Из нетвердых, взволнованных слов Светланова следовало, что раннее детство его совпало с годами, когда все еще звенело победно закончившейся войной. В ребячьих играх громился противник, штурмом брались города. Так родилась любовь к военной службе. В десять лет уже был в суворовском училище. Первые два года прошли по-детски увлеченно. Потом зачастило озорство, безобидное сначала, идущее от желания казаться бесстрашными, как фронтовики-разведчики. Но после драки со старшеклассниками соседней школы, за которую многие были наказаны, а воспитатель не защитил их, класс обозлился, замкнулся бурсацкой круговой порукой и выкинул такую каверзу, что воспитателю, в сущности доброму и хорошему, как сознался сейчас Светланов, пришлось уйти из училища.
Неумное упрямство, подумал Горин, слушая Вадима, видимо, так впилось ему в душу, что его не смогли вытравить и в военном училище. К тому же у Светланова, как последний молочный зуб, прорезалась и еще одна недобрая черта — дутая высокомерность: в суворовском, мол, нас учили не лаптем щи хлебать. В общем, возомнил себя блестящим офицером. И когда пришел в полк, это помешало ему сблизиться с товарищами, подчиненными, а военная служба с ее частыми караулами и хозяйственными работами стала казаться нудной. Пошли срывы, за ними замечания, временами резкие. Он, конечно, взвинчивался, дерзил, а когда раскаивался, видимо, не находился тот человек, который бы узнал и понял, как Знобин, чем он живет, к чему стремится, почему оступился, или даже что-то бы простил ему, чтобы молодой офицер поверил в добро, постарался увидеть трудную красоту армейской службы.
Слушая молодого офицера, Горин в уме отмечал, где в своих бедах виновен старший лейтенант, где другие. Чтобы убедить человека, считал он, нужно сначала понять его, только потом придут нужные слова и решения. Понять Светланова прежним его начальникам и Аркадьеву не хватало терпения. За его проступками следовали замечания, предупреждения или кое-что пожестче. И он сам ожесточился.

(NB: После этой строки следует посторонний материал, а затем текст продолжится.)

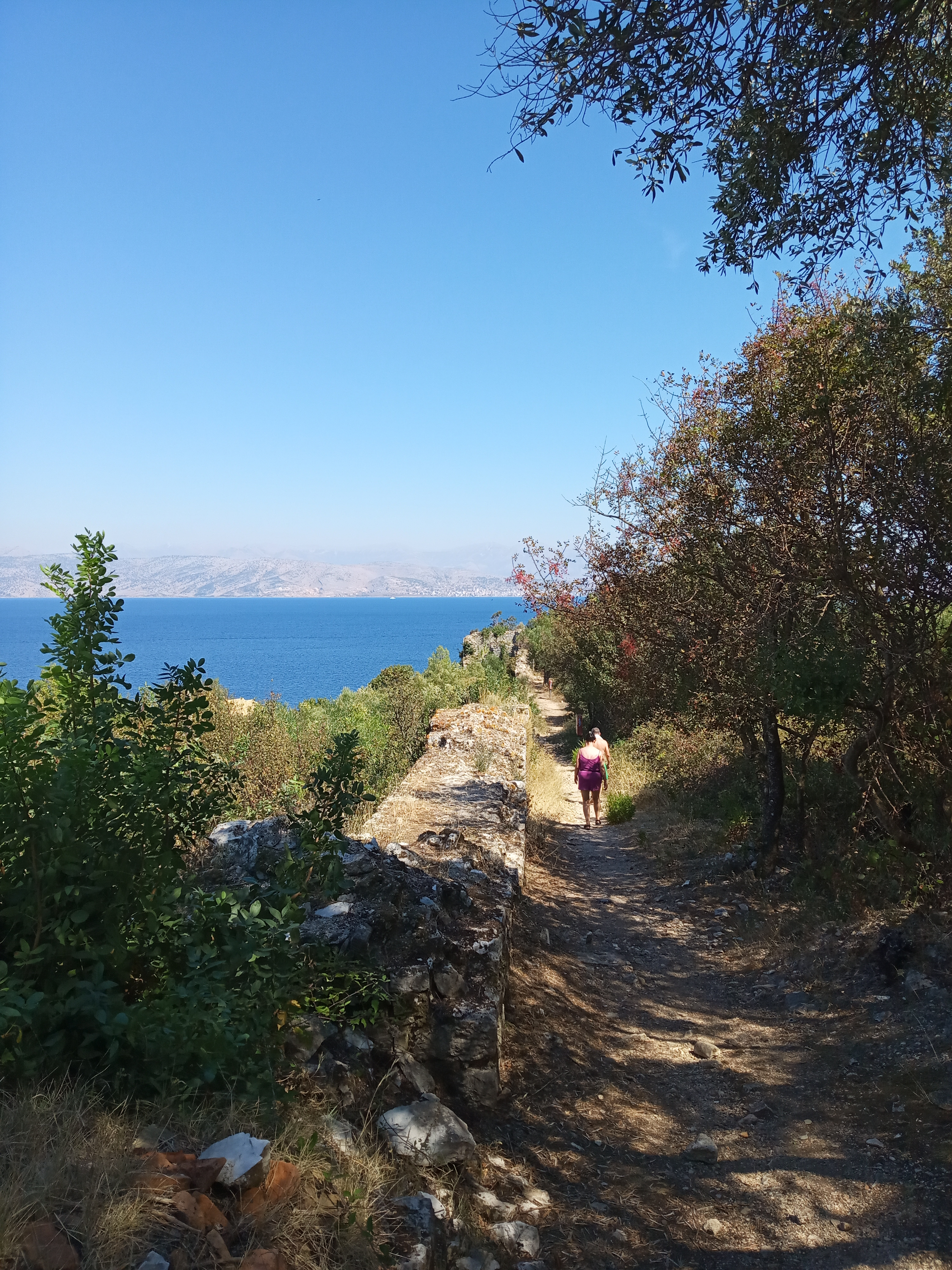 замок Кассіопі, Греція, Керкіра (Корфу)
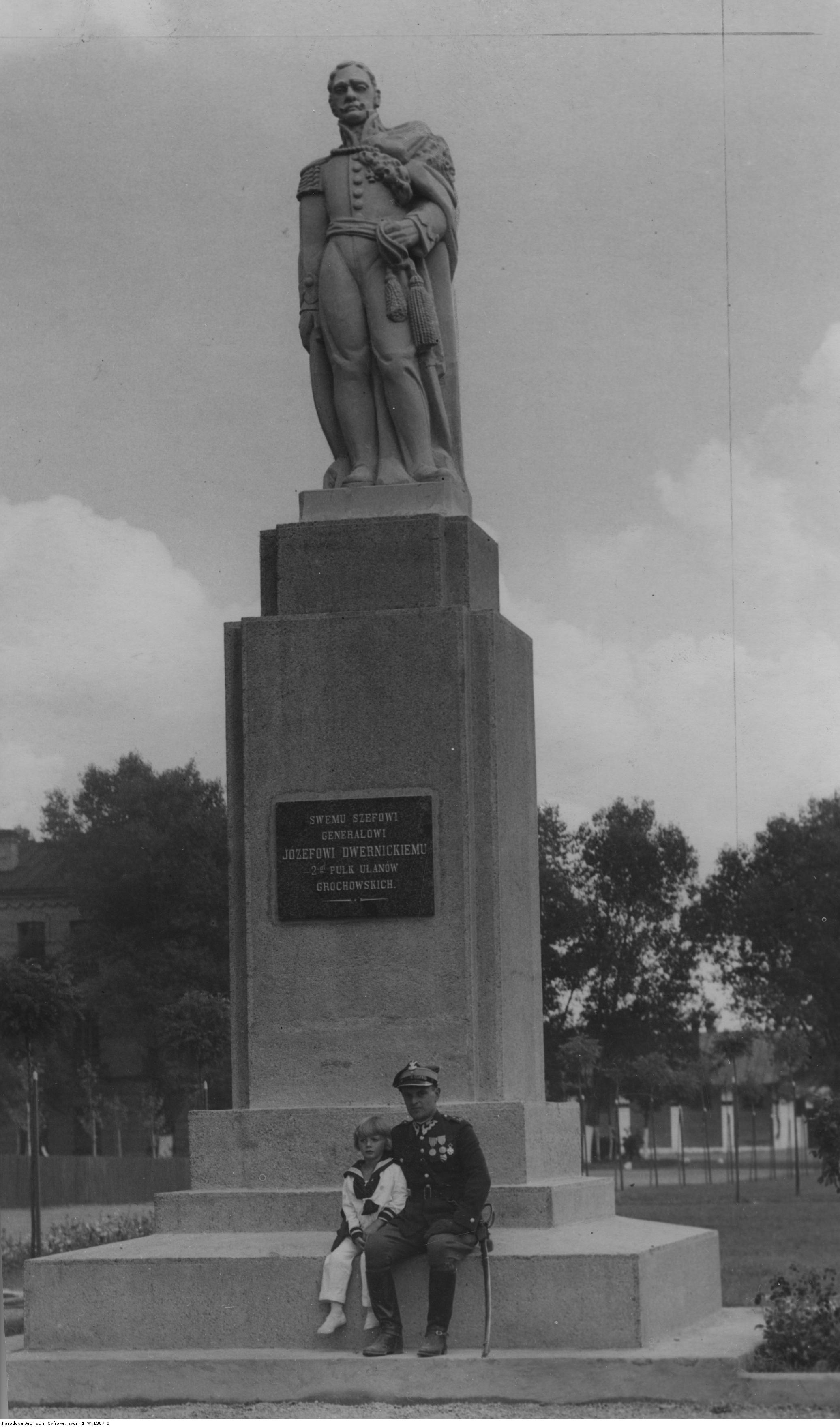 15-lecie 2 Pułku Ułanów Grochowskich w Suwałkach. Praprawnuk i prapraprawnuk gen. Józefa Dwernickiego pod pomnikiem ich przodka. Koncern Ilustrowany Kurier Codzienny - Archiwum Ilustracji. Sygnatura: 1-W-1387-8

Вскоре в рассказе Светланова Горин услышал другой мотив — работа взводным надоела, особенно сейчас, когда кое-кто из товарищей уже командует ротой, готовится в академию, будет учиться, умнеть, потом получит такую должность, в которой будет широта и что-то действительно интересное и перспективное. Откуда эта жажда успехов? Не оттого ли острое желание подниматься вверх, что некоторые к месту и не к месту пользуются старым изречением, которым полководцы прошлого заставляли подчиненных тянуться, выслуживаться, завоевывать им победы и славу: плох тот солдат, который не мечтает стать генералом. А быть может, он завидует нам, фронтовикам, которые в двадцать один — двадцать три командовали батальонами и полками, а в его годы — даже дивизиями? И почему за весь свой рассказ Светланов почти ничего не сказал о том, какую радость доставляли ему подчиненные, которых он делал опытными солдатами, без чего работа любого командира не может быть действительно интересной?